TRY IT ▸ Before anything else, drop the pictures; then return exactly the lines from the top of the listing through the line with "2014.0 | 0 | 1 |".

───── DATA RECORDS ─────

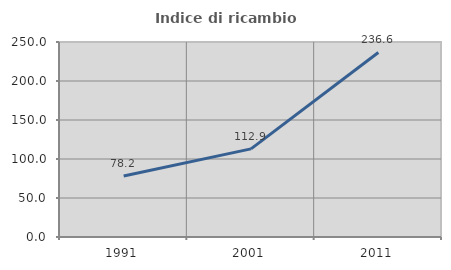
| Category | Indice di ricambio occupazionale  |
|---|---|
| 1991.0 | 78.165 |
| 2001.0 | 112.941 |
| 2011.0 | 236.628 |
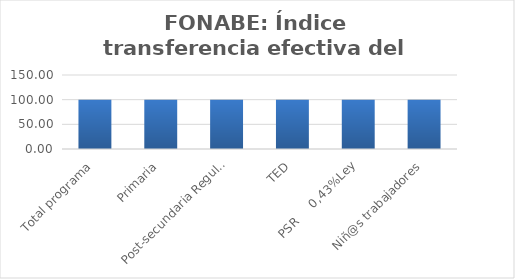
| Category | Índice transferencia efectiva del gasto (ITG) |
|---|---|
| Total programa | 100 |
| Primaria | 100 |
| Post-secundaria Regular | 100 |
| TED | 100 |
| PSR     0,43%Ley | 100 |
| Niñ@s trabajadores | 100 |
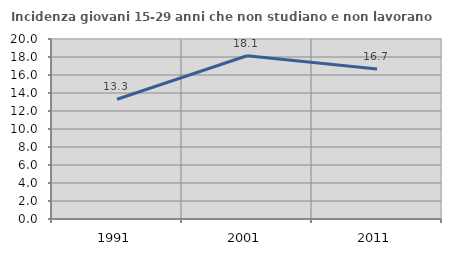
| Category | Incidenza giovani 15-29 anni che non studiano e non lavorano  |
|---|---|
| 1991.0 | 13.303 |
| 2001.0 | 18.14 |
| 2011.0 | 16.667 |
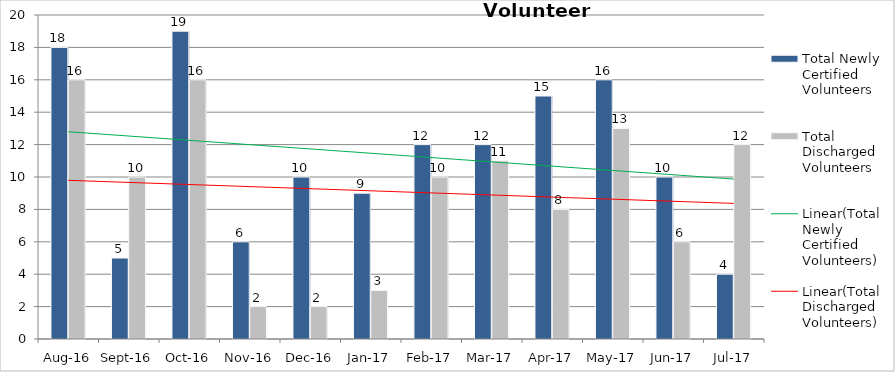
| Category | Total Newly Certified Volunteers | Total Discharged Volunteers |
|---|---|---|
| Aug-16 | 18 | 16 |
| Sep-16 | 5 | 10 |
| Oct-16 | 19 | 16 |
| Nov-16 | 6 | 2 |
| Dec-16 | 10 | 2 |
| Jan-17 | 9 | 3 |
| Feb-17 | 12 | 10 |
| Mar-17 | 12 | 11 |
| Apr-17 | 15 | 8 |
| May-17 | 16 | 13 |
| Jun-17 | 10 | 6 |
| Jul-17 | 4 | 12 |
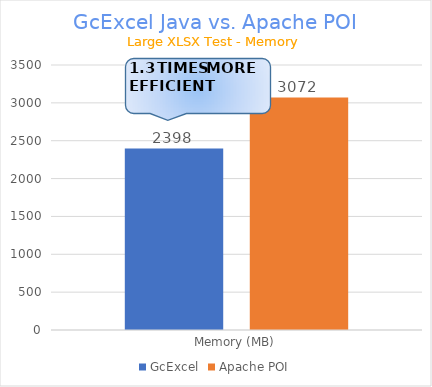
| Category | GcExcel | Apache POI |
|---|---|---|
| Memory (MB) | 2397.794 | 3072.098 |
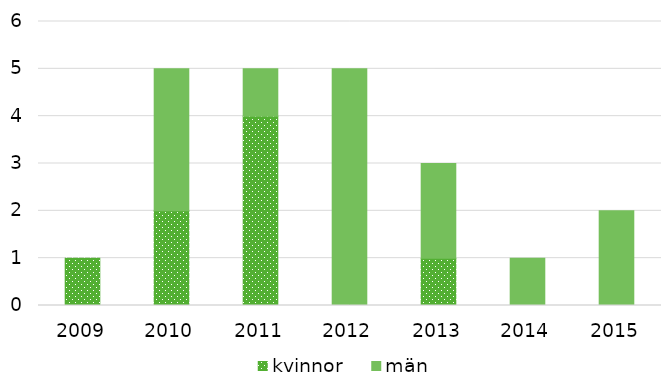
| Category | kvinnor | män |
|---|---|---|
| 2009.0 | 1 | 0 |
| 2010.0 | 2 | 3 |
| 2011.0 | 4 | 1 |
| 2012.0 | 0 | 5 |
| 2013.0 | 1 | 2 |
| 2014.0 | 0 | 1 |
| 2015.0 | 0 | 2 |
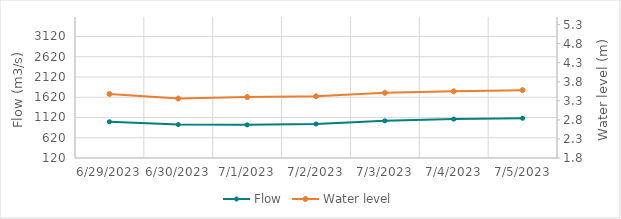
| Category | Flow |
|---|---|
| 5/11/23 | 1989.29 |
| 5/10/23 | 2025.65 |
| 5/9/23 | 2028.7 |
| 5/8/23 | 1903.33 |
| 5/7/23 | 1668.28 |
| 5/6/23 | 1382.92 |
| 5/5/23 | 1313.48 |
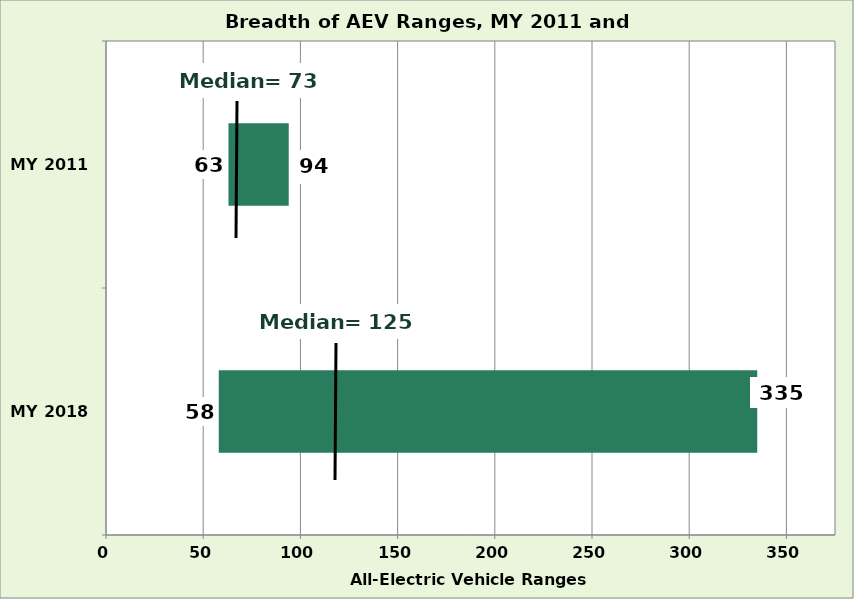
| Category | Series 0 | Series 1 |
|---|---|---|
| MY 2018 | 58 | 277 |
| MY 2011 | 63 | 31 |
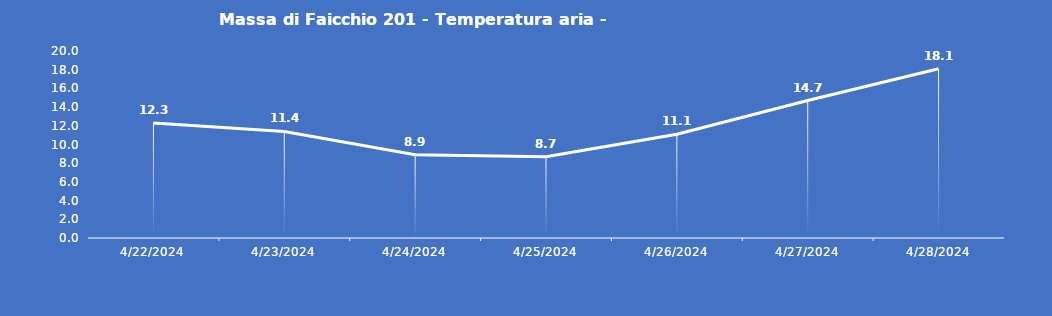
| Category | Massa di Faicchio 201 - Temperatura aria - Grezzo (°C) |
|---|---|
| 4/22/24 | 12.3 |
| 4/23/24 | 11.4 |
| 4/24/24 | 8.9 |
| 4/25/24 | 8.7 |
| 4/26/24 | 11.1 |
| 4/27/24 | 14.7 |
| 4/28/24 | 18.1 |
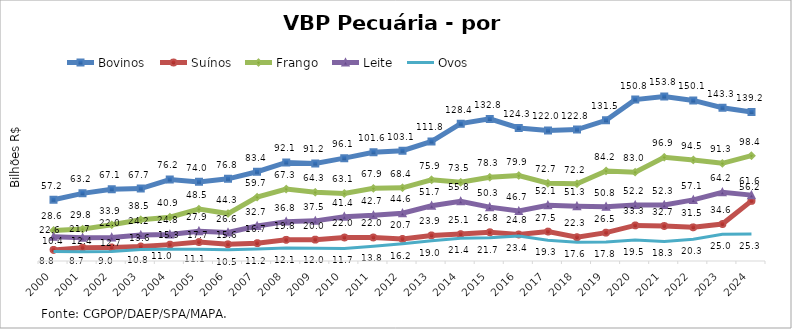
| Category | Bovinos | Suínos | Frango | Leite | Ovos |
|---|---|---|---|---|---|
| 2000 | 57.184 | 10.354 | 28.564 | 22.587 | 8.831 |
| 2001 | 63.211 | 12.422 | 29.81 | 21.735 | 8.703 |
| 2002 | 67.079 | 12.731 | 33.851 | 22.008 | 8.966 |
| 2003 | 67.7 | 13.607 | 38.537 | 24.236 | 10.846 |
| 2004 | 76.171 | 15.298 | 40.946 | 24.77 | 10.992 |
| 2005 | 73.951 | 17.737 | 48.462 | 27.86 | 11.067 |
| 2006 | 76.779 | 15.602 | 44.337 | 26.611 | 10.512 |
| 2007 | 83.441 | 16.683 | 59.694 | 32.714 | 11.172 |
| 2008 | 92.129 | 19.755 | 67.256 | 36.801 | 12.066 |
| 2009 | 91.168 | 19.969 | 64.29 | 37.519 | 12.031 |
| 2010 | 96.119 | 21.968 | 63.134 | 41.435 | 11.701 |
| 2011 | 101.613 | 22.003 | 67.909 | 42.715 | 13.788 |
| 2012 | 103.127 | 20.659 | 68.388 | 44.635 | 16.163 |
| 2013 | 111.753 | 23.92 | 75.871 | 51.652 | 19.01 |
| 2014 | 128.384 | 25.124 | 73.542 | 55.777 | 21.358 |
| 2015 | 132.803 | 26.85 | 78.282 | 50.348 | 21.747 |
| 2016 | 124.31 | 24.778 | 79.896 | 46.717 | 23.445 |
| 2017 | 121.988 | 27.507 | 72.67 | 52.053 | 19.324 |
| 2018 | 122.806 | 22.276 | 72.247 | 51.279 | 17.573 |
| 2019 | 131.498 | 26.478 | 84.194 | 50.804 | 17.797 |
| 2020 | 150.836 | 33.283 | 83.045 | 52.233 | 19.544 |
| 2021 | 153.813 | 32.69 | 96.92 | 52.291 | 18.315 |
| 2022 | 150.089 | 31.477 | 94.465 | 57.091 | 20.321 |
| 2023 | 143.291 | 34.552 | 91.279 | 64.199 | 25.04 |
| 2024 | 139.171 | 56.176 | 98.426 | 61.562 | 25.331 |
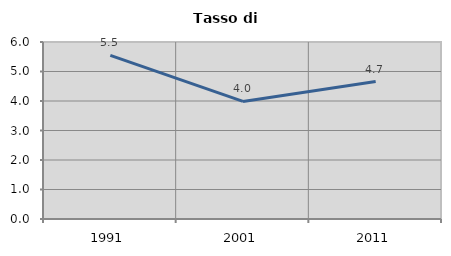
| Category | Tasso di disoccupazione   |
|---|---|
| 1991.0 | 5.548 |
| 2001.0 | 3.986 |
| 2011.0 | 4.658 |
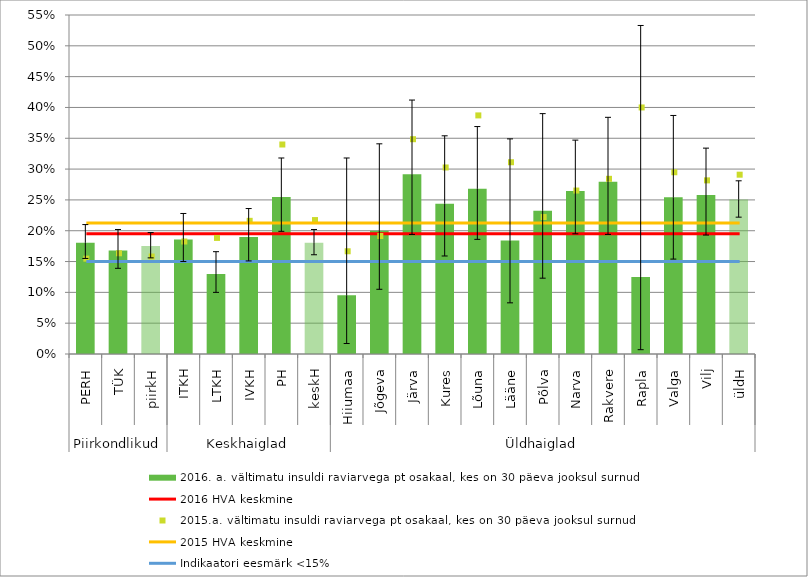
| Category | 2016. a. vältimatu insuldi raviarvega pt osakaal, kes on 30 päeva jooksul surnud |
|---|---|
| 0 | 0.18 |
| 1 | 0.168 |
| 2 | 0.175 |
| 3 | 0.186 |
| 4 | 0.13 |
| 5 | 0.19 |
| 6 | 0.255 |
| 7 | 0.18 |
| 8 | 0.095 |
| 9 | 0.2 |
| 10 | 0.292 |
| 11 | 0.244 |
| 12 | 0.268 |
| 13 | 0.184 |
| 14 | 0.233 |
| 15 | 0.264 |
| 16 | 0.28 |
| 17 | 0.125 |
| 18 | 0.254 |
| 19 | 0.258 |
| 20 | 0.251 |
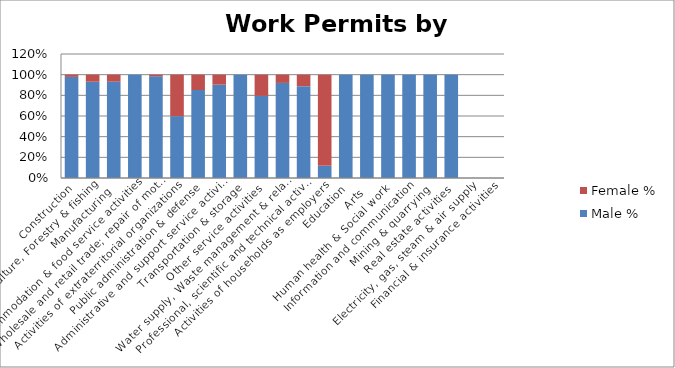
| Category | Male % | Female % |
|---|---|---|
| Construction | 0.978 | 0.022 |
| Agriculture, Forestry & fishing | 0.932 | 0.068 |
| Manufacturing | 0.933 | 0.067 |
| Accommodation & food service activities | 1 | 0 |
| Wholesale and retail trade; repair of motor vehicles  | 0.984 | 0.016 |
| Activities of extraterritorial organizations  | 0.598 | 0.402 |
| Public administration & defense | 0.851 | 0.149 |
| Administrative and support service activities | 0.903 | 0.097 |
|  Transportation & storage | 1 | 0 |
| Other service activities | 0.795 | 0.205 |
| Water supply, Waste management & related activities | 0.92 | 0.08 |
| Professional, scientific and technical activities | 0.889 | 0.111 |
| Activities of households as employers | 0.118 | 0.882 |
| Education | 1 | 0 |
| Arts | 1 | 0 |
| Human health & Social work | 1 | 0 |
|  Information and communication | 1 | 0 |
| Mining & quarrying | 1 | 0 |
| Real estate activities | 1 | 0 |
| Electricity, gas, steam & air supply | 0 | 0 |
| Financial & insurance activities | 0 | 0 |
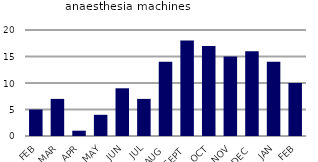
| Category | anaesthesia machines |
|---|---|
| FEB | 5 |
| MAR | 7 |
| APR | 1 |
| MAY | 4 |
| JUN | 9 |
| JUL | 7 |
| AUG | 14 |
| SEPT | 18 |
| OCT | 17 |
| NOV | 15 |
| DEC | 16 |
| JAN | 14 |
| FEB | 10 |
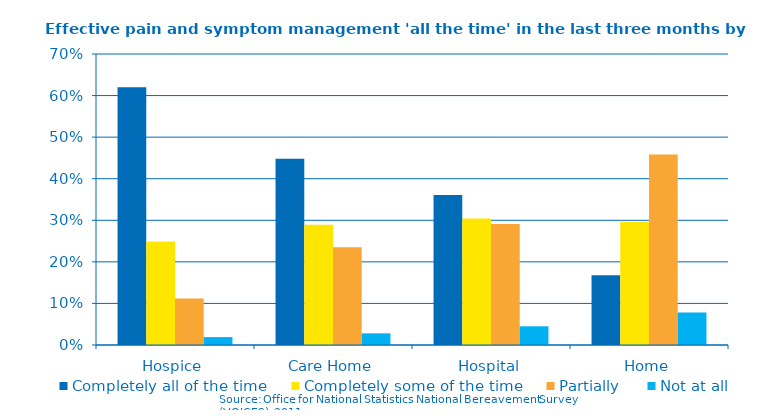
| Category | Completely all of the time | Completely some of the time | Partially | Not at all |
|---|---|---|---|---|
| Hospice | 0.62 | 0.249 | 0.112 | 0.019 |
| Care Home | 0.448 | 0.289 | 0.235 | 0.028 |
| Hospital | 0.361 | 0.304 | 0.291 | 0.045 |
| Home | 0.168 | 0.296 | 0.458 | 0.078 |
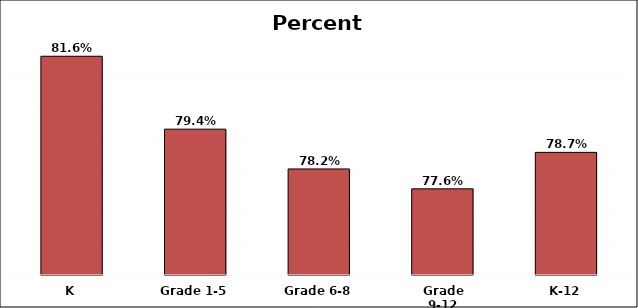
| Category | District* |
|---|---|
| K | 0.816 |
| Grade 1-5 | 0.794 |
| Grade 6-8 | 0.782 |
| Grade 9-12 | 0.776 |
| K-12 | 0.787 |
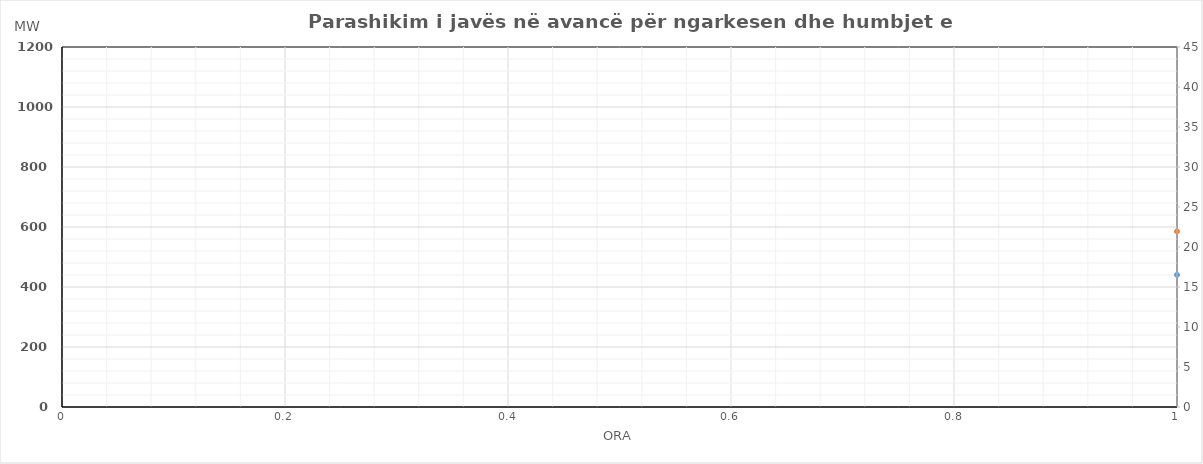
| Category | Ngarkesa (MWh) |
|---|---|
| 0 | 585.28 |
| 1 | 572.46 |
| 2 | 574.23 |
| 3 | 571.53 |
| 4 | 570.95 |
| 5 | 569.23 |
| 6 | 598.6 |
| 7 | 670.47 |
| 8 | 742.42 |
| 9 | 776.61 |
| 10 | 793.31 |
| 11 | 793.41 |
| 12 | 796.13 |
| 13 | 784.95 |
| 14 | 750.18 |
| 15 | 728.83 |
| 16 | 739.82 |
| 17 | 769.92 |
| 18 | 806.05 |
| 19 | 830.57 |
| 20 | 886.83 |
| 21 | 883.83 |
| 22 | 794.77 |
| 23 | 679.83 |
| 24 | 584.28 |
| 25 | 580.56 |
| 26 | 579.23 |
| 27 | 579.63 |
| 28 | 580.05 |
| 29 | 579.63 |
| 30 | 631.1 |
| 31 | 738.07 |
| 32 | 795.12 |
| 33 | 801.61 |
| 34 | 794.31 |
| 35 | 799.21 |
| 36 | 799.13 |
| 37 | 811.45 |
| 38 | 790.68 |
| 39 | 776.93 |
| 40 | 787.82 |
| 41 | 805.72 |
| 42 | 828.45 |
| 43 | 850.97 |
| 44 | 889.03 |
| 45 | 879.83 |
| 46 | 824.87 |
| 47 | 717.53 |
| 48 | 614.242 |
| 49 | 565.663 |
| 50 | 549.16 |
| 51 | 548.675 |
| 52 | 546.781 |
| 53 | 577.807 |
| 54 | 672.57 |
| 55 | 783.012 |
| 56 | 832.617 |
| 57 | 839.583 |
| 58 | 838.461 |
| 59 | 855.079 |
| 60 | 847.431 |
| 61 | 853.058 |
| 62 | 796.505 |
| 63 | 778.303 |
| 64 | 781.194 |
| 65 | 803.992 |
| 66 | 820.543 |
| 67 | 836.59 |
| 68 | 879.356 |
| 69 | 868.257 |
| 70 | 822.198 |
| 71 | 708.866 |
| 72 | 565.4 |
| 73 | 515.31 |
| 74 | 509.41 |
| 75 | 508.41 |
| 76 | 507.93 |
| 77 | 533.06 |
| 78 | 644.5 |
| 79 | 793.8 |
| 80 | 840.81 |
| 81 | 825.4 |
| 82 | 835.32 |
| 83 | 826.53 |
| 84 | 840.8 |
| 85 | 841.99 |
| 86 | 882.19 |
| 87 | 883.44 |
| 88 | 874.42 |
| 89 | 883.54 |
| 90 | 927.05 |
| 91 | 973.38 |
| 92 | 1025.5 |
| 93 | 974.61 |
| 94 | 858.81 |
| 95 | 732.01 |
| 96 | 602.21 |
| 97 | 546.75 |
| 98 | 525.41 |
| 99 | 520.09 |
| 100 | 528.42 |
| 101 | 573.08 |
| 102 | 686.36 |
| 103 | 852.9 |
| 104 | 908.38 |
| 105 | 904.28 |
| 106 | 839.24 |
| 107 | 827.21 |
| 108 | 765.13 |
| 109 | 766.12 |
| 110 | 792.36 |
| 111 | 798.42 |
| 112 | 814.5 |
| 113 | 845.02 |
| 114 | 879.41 |
| 115 | 950.37 |
| 116 | 1000.41 |
| 117 | 919.64 |
| 118 | 814.19 |
| 119 | 681.57 |
| 120 | 589.1 |
| 121 | 535.57 |
| 122 | 516.22 |
| 123 | 505.05 |
| 124 | 514.37 |
| 125 | 556.03 |
| 126 | 654.46 |
| 127 | 782.07 |
| 128 | 870.24 |
| 129 | 879.15 |
| 130 | 850.43 |
| 131 | 835.91 |
| 132 | 834.5 |
| 133 | 871.32 |
| 134 | 855.09 |
| 135 | 837.86 |
| 136 | 842.71 |
| 137 | 869.14 |
| 138 | 860.65 |
| 139 | 911.45 |
| 140 | 982 |
| 141 | 913.92 |
| 142 | 790.32 |
| 143 | 697.43 |
| 144 | 653.6 |
| 145 | 597.17 |
| 146 | 555.92 |
| 147 | 528.45 |
| 148 | 524.07 |
| 149 | 548.23 |
| 150 | 615.26 |
| 151 | 706.77 |
| 152 | 783.44 |
| 153 | 817.55 |
| 154 | 836.83 |
| 155 | 891.51 |
| 156 | 884.6 |
| 157 | 865.62 |
| 158 | 833.09 |
| 159 | 818.76 |
| 160 | 762.01 |
| 161 | 795.54 |
| 162 | 812.65 |
| 163 | 885.55 |
| 164 | 965.2 |
| 165 | 916.02 |
| 166 | 810.92 |
| 167 | 687.63 |

─────

FINAL ANSWER ▸
| Category | Indice di ricambio occupazionale  |
|---|---|
| 1991.0 | 78.165 |
| 2001.0 | 112.941 |
| 2011.0 | 236.628 |
| Category | Índice transferencia efectiva del gasto (ITG) |
|---|---|
| Total programa | 100 |
| Primaria | 100 |
| Post-secundaria Regular | 100 |
| TED | 100 |
| PSR     0,43%Ley | 100 |
| Niñ@s trabajadores | 100 |
| Category | Incidenza giovani 15-29 anni che non studiano e non lavorano  |
|---|---|
| 1991.0 | 13.303 |
| 2001.0 | 18.14 |
| 2011.0 | 16.667 |
| Category | Total Newly Certified Volunteers | Total Discharged Volunteers |
|---|---|---|
| Aug-16 | 18 | 16 |
| Sep-16 | 5 | 10 |
| Oct-16 | 19 | 16 |
| Nov-16 | 6 | 2 |
| Dec-16 | 10 | 2 |
| Jan-17 | 9 | 3 |
| Feb-17 | 12 | 10 |
| Mar-17 | 12 | 11 |
| Apr-17 | 15 | 8 |
| May-17 | 16 | 13 |
| Jun-17 | 10 | 6 |
| Jul-17 | 4 | 12 |
| Category | GcExcel | Apache POI |
|---|---|---|
| Memory (MB) | 2397.794 | 3072.098 |
| Category | kvinnor | män |
|---|---|---|
| 2009.0 | 1 | 0 |
| 2010.0 | 2 | 3 |
| 2011.0 | 4 | 1 |
| 2012.0 | 0 | 5 |
| 2013.0 | 1 | 2 |
| 2014.0 | 0 | 1 |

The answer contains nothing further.